Finding Open-Source Designs (if available): Searching for publicly available, open-source designs for simple assistive devices or components that could potentially be adapted locally (with appropriate expertise and safety checks).
Documenting Patient Measurements and Fitting Notes (Template Generation): Using AI to create standardised templates for recording patient measurements, observations during fitting, and adjustments made to devices. (e.g., "Create a template for documenting a transtibial prosthetic fitting, including sections for socket fit, alignment, gait observation, and patient feedback.").
Advanced/Future AI Uses (Conceptual Overview):
AI in 3D Design and Printing: Globally, AI is being used with CAD (Computer-Aided Design) software and 3D printing to create custom O&P devices. This requires significant infrastructure and expertise.
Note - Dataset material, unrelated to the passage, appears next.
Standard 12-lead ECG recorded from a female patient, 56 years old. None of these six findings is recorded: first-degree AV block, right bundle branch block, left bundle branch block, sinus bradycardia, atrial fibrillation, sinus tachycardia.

AI can streamline design and fabrication for O&P, including optimizing designs for 3D printing (Qwadra).
AI in Gait Analysis for Prosthetic/Orthotic Optimization: Using AI with sensor data or video to analyse a patient's gait with their device and suggest adjustments for improved efficiency or comfort. Reinforcement learning and LSTM networks can learn complex movement patterns to mimic or improve natural limb movements in prosthetics (PMC, 2024).
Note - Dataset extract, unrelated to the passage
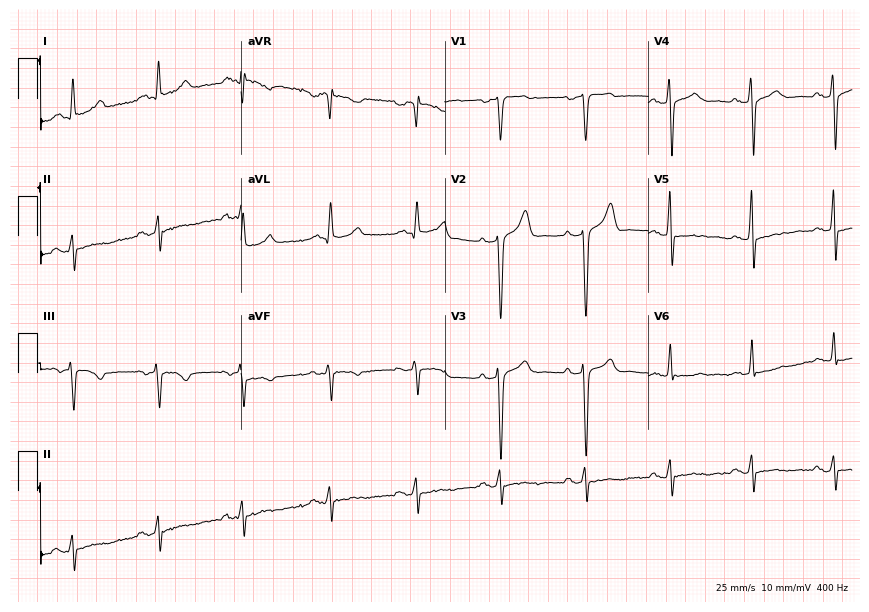
Standard 12-lead ECG recorded from a 56-year-old man. Read as a normal ECG.

Predictive Modelling for Device Success: AI models (in research) attempting to predict which device designs or features might lead to better outcomes for specific patient types.
Zimbabwean Scenario: An orthotist at a rehabilitation centre needs to fabricate a simple resting hand splint for a patient post-stroke, but standard thermoplastic materials are currently out of stock. They use an AI tool to research potential alternative, locally available, or low-cost mouldable materials that might be adapted, considering durability and skin safety.
Prompt to AI (e.g., Copilot, for web search): "Research alternative or low-cost mouldable materials for creating simple resting hand splints in resource-limited settings, when standard thermoplastics are unavailable. Consider safety and basic durability."
Action: The AI might provide information on techniques using plaster of Paris with reinforcements, or mention projects exploring modified paper-mache or other innovative local solutions (caution and extensive testing would be needed for any non-standard material). This gives the orthotist avenues for further investigation or discussion with colleagues.